When you say it's not "a serious security mechanism", it sounds as if that's defined in some absolute terms. But if the effort to hack it is hundreds of times more difficult than the possible payoff from hacking it (which appears to be the case for nearly anybody but James Bond), then it acts as a serious security mechanism for that user's context. Literally nobody is going to make a mold of my finger to unlock my iPhone — they'd have to be absolutely insane to think that was worthwhile. So it's a serious security mechanism for me. Would it be a serious security mechanism to cover nuclear launch codes? Of course not.
> When you say it's not "a serious security mechanism", it sounds as if that's defined in some absolute terms.
You have to understand that the practice of cryptography has always had a military basis; the commercial/private use is ancillary.
So, what's "a serious security mechanism?" Presume you're a military commander during active war, whose battle plans are intercepted by an opposing nation. What is the likelihood, given the opposing nation believes your plan will lead to their complete destruction, that they'll be able to break the security in time to execute a counter-operation? A serious security mechanism is anything that reduces that likelihood.

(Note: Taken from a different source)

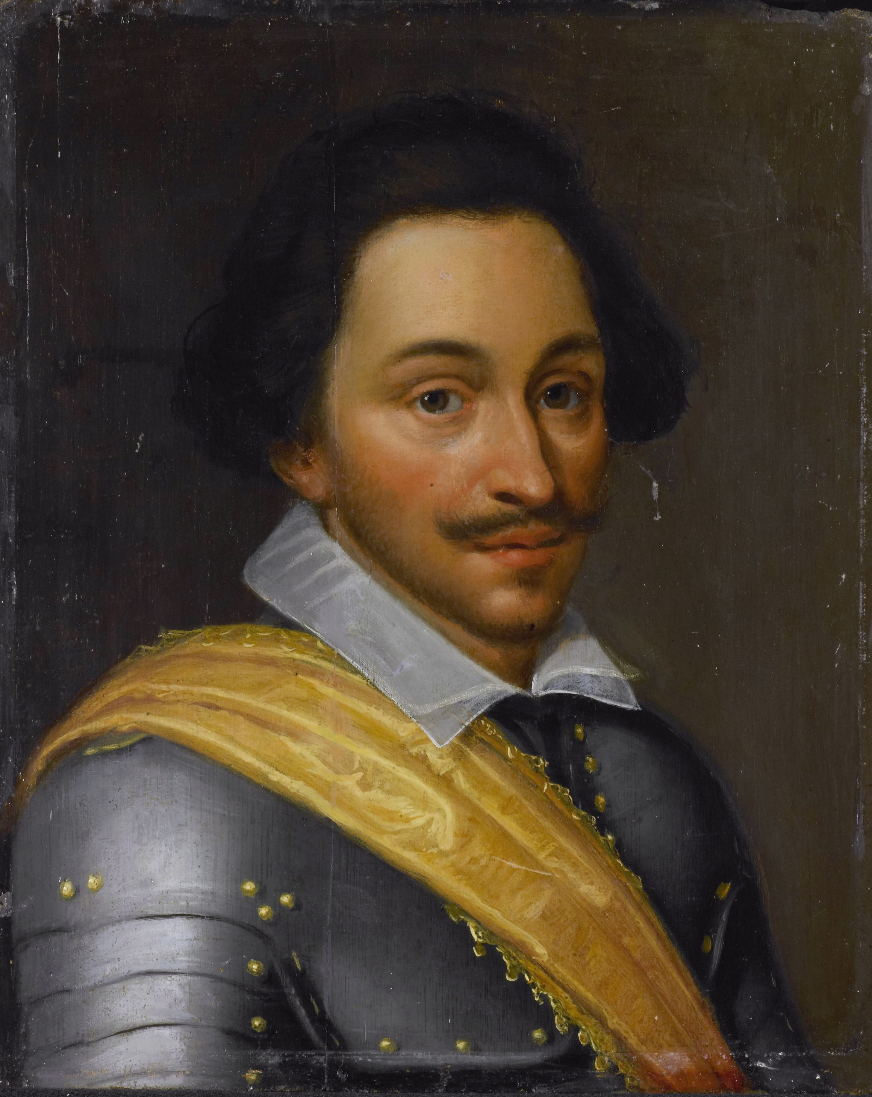 Part of the Katzenelnbogen Series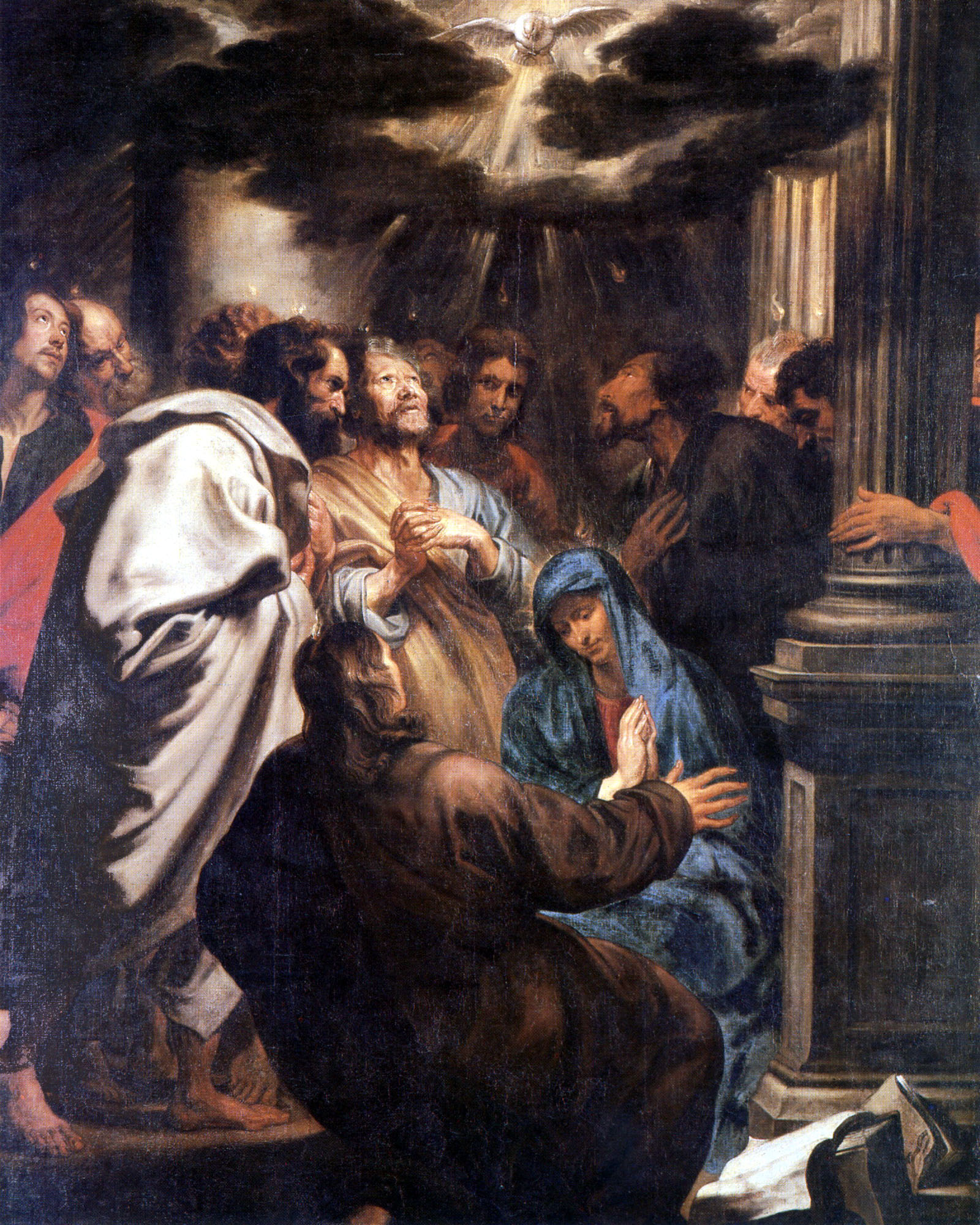 In der "Ausgießung des Heiligen Geistes" stellte van Dyck das Pfingstwunder dar, das in der Apostelgeschichte des Neuen Testaments (2, 1-4) geschildert wird: Zu Pfingsten versammelten sich die Apostel und wurden vom heiligen Geist erfüllt, so dass sie anfingen, in anderen Sprachen zu predigen. Der dunkle Raum wird im Gemälde von oben nur durch das göttliche Licht erhellt, die Taube des Heiligen Geistes schwebt über den ergriffenen Aposteln. Über ihren Köpfen haben sich kleine Flammen niedergesetzt, als Zeichen der Aufnahme des heiligen Geistes. Das Gemälde wird in der Bildergalerie von Sanssouci gezeigt.

Okay, but if you steal a phone on the subway, why would you even bother unlocking it? Just sell it on ebay as a locked phone. Some bored teenagers will buy them up, unlock them, wipe them and then resell them for a few dollars more.
If Find My iPhone is on, that locked phone is essentially a brick, it cannot be activated even if completely wiped, since its still associated with your Apple ID on the server side.
You need to be able to sign in with the Apple ID to remove the association.
I've already done that service for another, using some auto-unlocking tools. Takes all but 5 seconds, including USB negotiation. And it even gets past sim-locks.
In neither case is the phone meaningfully protected against serious attack. Why must we have this argument? It's a cute feature. Use it.